Solid bioenergy options include woodchips and pellets. Using these types of biomass fuel as a heating source is well established across Europe and the UK. The use of biomass as an energy source is traditionally through combustion within a biomass boiler, providing hot water. This technology can be a central boiler supplying heat via district heating or individual biomass stoves or boilers in each property.
Biomass fuel can also be used to generate power through Combined Heat and Power (CHP) technology. Small scale biomass CHP systems are in development, but they are still considered to be an emerging technology. The specific requirements of a biomass CHP system are similar to a biomass boiler, with the notable difference being additional space requirements, particularly height.
 Technical Information
- The following figures can be used to determine the approximate storage area required (the actual volume will depend on the moisture content of the fuel):
- Storing more than two months supply is not recommended because of potential problems with decay and fungal growth.
- Five litres of combustion ash is produced by each of the following:
- Attention must be paid to chimney heights. Biomass boilers have to be certified as 'clean' for smoke controlled zones.
- Exhaust gases are cleaner than those from oil-fired boilers.
- Feeding systems for boilers greater than 2MW becomes more complicated and requires moving floors etc.
Biomass boilers turndown (the amount by which heat output can be reduced from the maximum without switching off) is usually 20-30% on dry fuel and 40% on wet fuel. This dictates sizing unless a buffer tank is used.
Commonly a gas/oil back up boiler (or burner) will be specified to provide fuel resilience in case of supply chain problems, this boiler can also be used to 'top-up' to a peak load capacity. An exception to this might be small domestic applications where fitting two boilers may be uneconomic. Typically a biomass boiler sized at around 30-40% peak load will supply 60-70% of heating consumption over a year..
However, some members of the AECB (The Association for Environment Conscious Building) are against biomass (see AECB discussion paper on biomass) on the basis that wood used in boilers could otherwise be used in other wood products that don't release CO2 into the atmosphere. This caused a lot of heated debate and many members felt that the AECB had taken a position on the issue without consulting its members.
In July 2013, the UK government appeared to turn away from biomass when it capped subsidies for bespoke biomass burning plants and announced that it would end subsidies for biomass burning in existing stations by 2027. This followed a report from the BBC revealing that millions of tonnes of wood were being shipped from the USA to help meet Britain's renewables targets.
In general, cities must monitor their air quality, and if certain emission are above advisory thresholds they must implement an Air Quality Management Plan (AQMP).
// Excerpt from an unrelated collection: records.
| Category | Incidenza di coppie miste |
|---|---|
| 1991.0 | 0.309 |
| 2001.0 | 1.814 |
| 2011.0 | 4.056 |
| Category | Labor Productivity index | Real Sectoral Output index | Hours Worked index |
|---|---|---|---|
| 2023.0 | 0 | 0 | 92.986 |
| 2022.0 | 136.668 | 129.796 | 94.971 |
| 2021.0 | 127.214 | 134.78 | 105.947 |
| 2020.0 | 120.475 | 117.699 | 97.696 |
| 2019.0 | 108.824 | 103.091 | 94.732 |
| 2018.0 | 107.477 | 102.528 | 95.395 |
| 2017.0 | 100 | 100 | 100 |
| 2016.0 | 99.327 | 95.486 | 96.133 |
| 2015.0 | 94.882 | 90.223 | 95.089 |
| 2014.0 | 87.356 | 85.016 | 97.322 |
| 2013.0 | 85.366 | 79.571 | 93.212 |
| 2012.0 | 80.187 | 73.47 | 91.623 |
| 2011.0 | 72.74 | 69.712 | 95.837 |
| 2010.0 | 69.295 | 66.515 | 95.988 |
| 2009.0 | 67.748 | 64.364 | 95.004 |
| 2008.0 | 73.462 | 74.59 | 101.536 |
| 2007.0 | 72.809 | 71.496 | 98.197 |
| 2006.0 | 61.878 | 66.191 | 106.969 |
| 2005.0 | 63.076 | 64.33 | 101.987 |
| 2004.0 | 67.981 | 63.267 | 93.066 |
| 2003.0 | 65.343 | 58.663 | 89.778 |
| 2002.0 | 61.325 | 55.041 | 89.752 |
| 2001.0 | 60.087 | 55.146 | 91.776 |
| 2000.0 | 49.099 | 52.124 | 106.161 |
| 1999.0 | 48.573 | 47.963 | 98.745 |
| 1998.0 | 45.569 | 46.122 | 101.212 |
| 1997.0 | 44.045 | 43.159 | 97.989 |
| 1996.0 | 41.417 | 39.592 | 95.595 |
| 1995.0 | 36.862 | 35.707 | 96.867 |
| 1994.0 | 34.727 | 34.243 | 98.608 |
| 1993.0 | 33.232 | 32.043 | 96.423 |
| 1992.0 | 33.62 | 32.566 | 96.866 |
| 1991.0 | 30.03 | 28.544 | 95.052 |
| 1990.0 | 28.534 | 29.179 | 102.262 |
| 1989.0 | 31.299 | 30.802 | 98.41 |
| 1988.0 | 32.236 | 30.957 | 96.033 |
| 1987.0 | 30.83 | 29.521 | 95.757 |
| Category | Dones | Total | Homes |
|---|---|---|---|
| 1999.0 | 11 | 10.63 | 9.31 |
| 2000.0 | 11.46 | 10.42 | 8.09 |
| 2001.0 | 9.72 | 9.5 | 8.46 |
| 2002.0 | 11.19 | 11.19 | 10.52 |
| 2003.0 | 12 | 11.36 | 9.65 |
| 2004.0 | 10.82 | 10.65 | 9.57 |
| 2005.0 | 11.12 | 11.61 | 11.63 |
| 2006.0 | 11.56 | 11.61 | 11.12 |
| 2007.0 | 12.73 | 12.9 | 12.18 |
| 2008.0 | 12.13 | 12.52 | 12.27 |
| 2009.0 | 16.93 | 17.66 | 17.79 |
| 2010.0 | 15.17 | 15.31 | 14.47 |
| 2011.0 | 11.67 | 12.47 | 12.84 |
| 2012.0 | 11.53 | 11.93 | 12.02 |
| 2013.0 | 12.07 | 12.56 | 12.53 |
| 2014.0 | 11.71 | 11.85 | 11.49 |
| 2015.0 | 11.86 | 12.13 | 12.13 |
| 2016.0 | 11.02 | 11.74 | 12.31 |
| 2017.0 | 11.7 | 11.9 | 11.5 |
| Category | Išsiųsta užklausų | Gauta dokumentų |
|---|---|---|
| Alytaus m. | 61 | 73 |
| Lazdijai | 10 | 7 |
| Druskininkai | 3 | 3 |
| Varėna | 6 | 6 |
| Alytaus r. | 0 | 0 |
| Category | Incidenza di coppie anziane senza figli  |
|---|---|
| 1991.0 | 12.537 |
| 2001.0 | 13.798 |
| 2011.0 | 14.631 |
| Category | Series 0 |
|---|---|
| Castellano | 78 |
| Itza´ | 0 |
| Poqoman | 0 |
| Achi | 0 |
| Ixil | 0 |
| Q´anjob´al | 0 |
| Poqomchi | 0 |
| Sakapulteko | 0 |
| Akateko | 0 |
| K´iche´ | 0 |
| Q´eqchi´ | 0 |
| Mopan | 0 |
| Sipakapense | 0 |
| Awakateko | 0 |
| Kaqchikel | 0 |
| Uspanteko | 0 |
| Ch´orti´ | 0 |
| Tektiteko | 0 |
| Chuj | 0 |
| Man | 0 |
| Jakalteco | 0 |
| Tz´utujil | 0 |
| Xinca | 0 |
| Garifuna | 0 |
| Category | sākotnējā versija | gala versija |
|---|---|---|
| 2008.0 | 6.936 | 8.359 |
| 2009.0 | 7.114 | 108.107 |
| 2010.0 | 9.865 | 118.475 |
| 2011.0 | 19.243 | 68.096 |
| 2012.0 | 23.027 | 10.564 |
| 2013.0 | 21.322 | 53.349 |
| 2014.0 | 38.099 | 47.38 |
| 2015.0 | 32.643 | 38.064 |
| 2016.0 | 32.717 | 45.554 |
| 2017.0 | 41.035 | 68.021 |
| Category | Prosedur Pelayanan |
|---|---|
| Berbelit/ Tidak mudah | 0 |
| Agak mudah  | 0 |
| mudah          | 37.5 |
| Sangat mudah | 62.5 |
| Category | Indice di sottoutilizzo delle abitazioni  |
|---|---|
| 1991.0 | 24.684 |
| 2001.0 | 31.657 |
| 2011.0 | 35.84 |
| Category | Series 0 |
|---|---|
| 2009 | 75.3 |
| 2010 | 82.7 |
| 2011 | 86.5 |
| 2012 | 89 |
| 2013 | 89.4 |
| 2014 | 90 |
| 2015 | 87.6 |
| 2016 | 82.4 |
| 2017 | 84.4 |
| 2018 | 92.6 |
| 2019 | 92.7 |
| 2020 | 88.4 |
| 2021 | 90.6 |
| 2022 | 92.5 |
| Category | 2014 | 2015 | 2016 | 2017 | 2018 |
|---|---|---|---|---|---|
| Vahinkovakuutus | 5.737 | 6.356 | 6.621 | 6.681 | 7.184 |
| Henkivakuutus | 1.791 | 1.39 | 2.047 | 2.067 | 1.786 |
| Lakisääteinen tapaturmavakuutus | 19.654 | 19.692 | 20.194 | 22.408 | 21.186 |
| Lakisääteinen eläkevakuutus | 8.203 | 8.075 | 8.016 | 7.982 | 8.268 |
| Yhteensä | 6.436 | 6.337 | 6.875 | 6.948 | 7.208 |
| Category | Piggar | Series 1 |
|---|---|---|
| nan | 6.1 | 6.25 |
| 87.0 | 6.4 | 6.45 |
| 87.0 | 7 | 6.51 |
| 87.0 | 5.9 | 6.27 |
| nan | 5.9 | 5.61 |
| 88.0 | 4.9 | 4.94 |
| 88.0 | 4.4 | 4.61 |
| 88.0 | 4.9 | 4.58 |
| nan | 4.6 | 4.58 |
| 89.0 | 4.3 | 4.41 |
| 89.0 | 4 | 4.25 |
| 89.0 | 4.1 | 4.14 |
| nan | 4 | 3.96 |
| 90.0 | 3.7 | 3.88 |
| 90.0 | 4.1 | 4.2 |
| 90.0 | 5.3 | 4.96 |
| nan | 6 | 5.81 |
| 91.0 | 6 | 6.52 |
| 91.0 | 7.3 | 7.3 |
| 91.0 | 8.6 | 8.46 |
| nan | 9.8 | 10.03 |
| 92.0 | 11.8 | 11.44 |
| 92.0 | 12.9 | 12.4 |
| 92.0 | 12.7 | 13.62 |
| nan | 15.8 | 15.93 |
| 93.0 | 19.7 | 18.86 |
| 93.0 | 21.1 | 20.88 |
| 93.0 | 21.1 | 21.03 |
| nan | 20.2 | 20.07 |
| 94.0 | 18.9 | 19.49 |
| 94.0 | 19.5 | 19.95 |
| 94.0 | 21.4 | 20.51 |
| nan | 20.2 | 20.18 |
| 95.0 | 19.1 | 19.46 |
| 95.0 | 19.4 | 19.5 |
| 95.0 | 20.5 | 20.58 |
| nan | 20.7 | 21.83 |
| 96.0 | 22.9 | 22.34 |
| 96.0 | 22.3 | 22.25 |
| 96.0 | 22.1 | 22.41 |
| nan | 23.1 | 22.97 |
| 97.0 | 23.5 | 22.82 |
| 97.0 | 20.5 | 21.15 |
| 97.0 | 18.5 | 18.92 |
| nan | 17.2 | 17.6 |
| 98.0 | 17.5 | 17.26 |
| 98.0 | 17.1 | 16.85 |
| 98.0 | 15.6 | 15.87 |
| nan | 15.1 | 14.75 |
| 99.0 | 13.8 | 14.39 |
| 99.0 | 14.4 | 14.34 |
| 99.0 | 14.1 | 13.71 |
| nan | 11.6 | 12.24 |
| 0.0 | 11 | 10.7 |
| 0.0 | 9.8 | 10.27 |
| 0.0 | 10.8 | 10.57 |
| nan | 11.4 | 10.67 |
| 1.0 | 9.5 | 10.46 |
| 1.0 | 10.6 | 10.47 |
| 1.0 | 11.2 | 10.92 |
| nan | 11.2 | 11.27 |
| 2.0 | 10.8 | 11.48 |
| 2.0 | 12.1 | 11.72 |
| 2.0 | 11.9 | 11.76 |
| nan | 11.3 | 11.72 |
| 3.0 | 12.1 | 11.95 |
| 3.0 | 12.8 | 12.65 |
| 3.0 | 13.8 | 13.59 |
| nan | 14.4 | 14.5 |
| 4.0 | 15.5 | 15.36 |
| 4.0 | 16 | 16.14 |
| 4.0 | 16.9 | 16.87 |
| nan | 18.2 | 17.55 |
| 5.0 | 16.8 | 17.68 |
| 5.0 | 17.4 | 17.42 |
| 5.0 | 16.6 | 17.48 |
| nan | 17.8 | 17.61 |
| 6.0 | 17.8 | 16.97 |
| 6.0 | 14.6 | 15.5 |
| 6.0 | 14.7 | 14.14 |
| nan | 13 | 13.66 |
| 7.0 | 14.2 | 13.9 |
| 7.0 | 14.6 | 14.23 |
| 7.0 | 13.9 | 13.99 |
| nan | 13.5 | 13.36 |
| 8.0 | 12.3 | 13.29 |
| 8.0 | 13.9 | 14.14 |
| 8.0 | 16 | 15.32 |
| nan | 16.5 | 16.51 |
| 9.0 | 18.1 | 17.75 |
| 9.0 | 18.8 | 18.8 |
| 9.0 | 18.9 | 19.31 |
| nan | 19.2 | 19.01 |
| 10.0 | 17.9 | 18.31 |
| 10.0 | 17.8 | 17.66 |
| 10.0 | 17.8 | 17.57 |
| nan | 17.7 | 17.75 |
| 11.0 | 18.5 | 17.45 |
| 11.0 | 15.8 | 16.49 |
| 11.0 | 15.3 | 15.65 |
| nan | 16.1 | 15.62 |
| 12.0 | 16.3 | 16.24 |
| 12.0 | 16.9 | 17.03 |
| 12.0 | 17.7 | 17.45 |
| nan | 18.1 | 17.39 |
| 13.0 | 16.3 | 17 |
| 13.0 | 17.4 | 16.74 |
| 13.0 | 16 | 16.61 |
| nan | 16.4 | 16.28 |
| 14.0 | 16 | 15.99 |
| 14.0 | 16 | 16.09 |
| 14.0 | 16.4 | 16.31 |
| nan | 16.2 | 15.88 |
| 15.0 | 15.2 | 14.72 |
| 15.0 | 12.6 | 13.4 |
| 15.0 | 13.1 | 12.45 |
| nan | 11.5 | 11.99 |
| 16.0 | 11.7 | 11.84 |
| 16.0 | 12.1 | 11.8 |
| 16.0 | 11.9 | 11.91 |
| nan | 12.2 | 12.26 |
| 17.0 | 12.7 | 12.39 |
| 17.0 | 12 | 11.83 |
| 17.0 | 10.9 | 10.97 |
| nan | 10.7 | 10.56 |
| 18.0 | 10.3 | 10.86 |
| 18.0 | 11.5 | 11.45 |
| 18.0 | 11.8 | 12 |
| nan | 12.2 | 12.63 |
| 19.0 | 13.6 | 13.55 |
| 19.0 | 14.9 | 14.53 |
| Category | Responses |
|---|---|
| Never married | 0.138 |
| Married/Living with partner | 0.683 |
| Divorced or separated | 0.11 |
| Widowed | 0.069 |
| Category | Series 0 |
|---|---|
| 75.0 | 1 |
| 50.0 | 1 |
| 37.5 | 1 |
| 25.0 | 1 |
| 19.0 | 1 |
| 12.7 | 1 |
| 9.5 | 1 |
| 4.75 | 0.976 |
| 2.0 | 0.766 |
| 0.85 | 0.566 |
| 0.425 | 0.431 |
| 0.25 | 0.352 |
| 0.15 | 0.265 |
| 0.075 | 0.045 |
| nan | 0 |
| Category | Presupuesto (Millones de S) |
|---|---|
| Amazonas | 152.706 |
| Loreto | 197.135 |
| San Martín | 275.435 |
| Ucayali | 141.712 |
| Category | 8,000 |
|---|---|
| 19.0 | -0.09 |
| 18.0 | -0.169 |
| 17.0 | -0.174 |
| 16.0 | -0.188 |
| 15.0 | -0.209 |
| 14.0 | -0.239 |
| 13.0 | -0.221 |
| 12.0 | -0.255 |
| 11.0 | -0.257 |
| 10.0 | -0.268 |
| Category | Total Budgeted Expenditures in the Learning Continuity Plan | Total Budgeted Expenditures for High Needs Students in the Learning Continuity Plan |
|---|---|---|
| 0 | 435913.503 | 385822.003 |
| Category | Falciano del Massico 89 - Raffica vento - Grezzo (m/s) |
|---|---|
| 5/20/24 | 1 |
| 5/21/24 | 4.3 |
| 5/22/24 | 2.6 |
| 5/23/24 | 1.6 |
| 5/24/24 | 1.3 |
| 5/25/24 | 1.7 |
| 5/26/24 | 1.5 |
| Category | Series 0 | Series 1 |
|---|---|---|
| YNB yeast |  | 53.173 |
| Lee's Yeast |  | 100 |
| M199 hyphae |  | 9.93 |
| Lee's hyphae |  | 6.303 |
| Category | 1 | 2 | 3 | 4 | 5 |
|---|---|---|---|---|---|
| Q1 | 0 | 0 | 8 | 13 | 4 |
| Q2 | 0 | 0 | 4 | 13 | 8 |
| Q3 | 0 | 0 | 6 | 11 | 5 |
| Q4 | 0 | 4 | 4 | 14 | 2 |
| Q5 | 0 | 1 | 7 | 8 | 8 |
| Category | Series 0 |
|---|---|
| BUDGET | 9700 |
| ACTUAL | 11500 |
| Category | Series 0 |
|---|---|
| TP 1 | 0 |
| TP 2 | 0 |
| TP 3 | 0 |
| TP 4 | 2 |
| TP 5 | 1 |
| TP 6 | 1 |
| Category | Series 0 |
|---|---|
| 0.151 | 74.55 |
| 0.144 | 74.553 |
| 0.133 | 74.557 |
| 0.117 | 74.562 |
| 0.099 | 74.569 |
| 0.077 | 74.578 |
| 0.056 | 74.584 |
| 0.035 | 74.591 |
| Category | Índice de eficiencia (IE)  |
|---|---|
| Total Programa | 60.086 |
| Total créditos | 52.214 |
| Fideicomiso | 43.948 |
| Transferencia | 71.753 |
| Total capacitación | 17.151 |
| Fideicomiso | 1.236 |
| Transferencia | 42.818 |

It is possible that where there is an AQMP, part of this plan might be to limit biomass installations. However, air quality is predominately a function of diesel powered transport and so it could be argued that restricting biomass boilers is not tackling the root of the problem.
 Notes and other definitions
NB ‘Climate Emergency Design Guide: How new buildings can meet UK climate change’, published by The London Energy Transformation Initiative (LETI) in January 2020 defines a biomass boiler as: ‘A form of direct combustion, heating and/or electricity derived from biomass (agricultural, forest, urban or industrial residues as opposed to fossil fuel).’
Making Mission Possible - Delivering A Net-Zero Economy, published by the Energy Transitions Commission (ETC) in September 2020, defines sustainable biomass / bio-feedstock / bioenergy as: '...biomass that is produced without triggering any destructive land use change (in particular deforestation), is grown and harvested in a way that is mindful of ecological considerations (such as biodiversity and soil health), and has a lifecycle carbon footprint at least 50% lower than the fossil fuels alternative (considering the opportunity cost of the land, as well as the timing of carbon sequestration and carbon release specific to each form of bio-feedstock and use).’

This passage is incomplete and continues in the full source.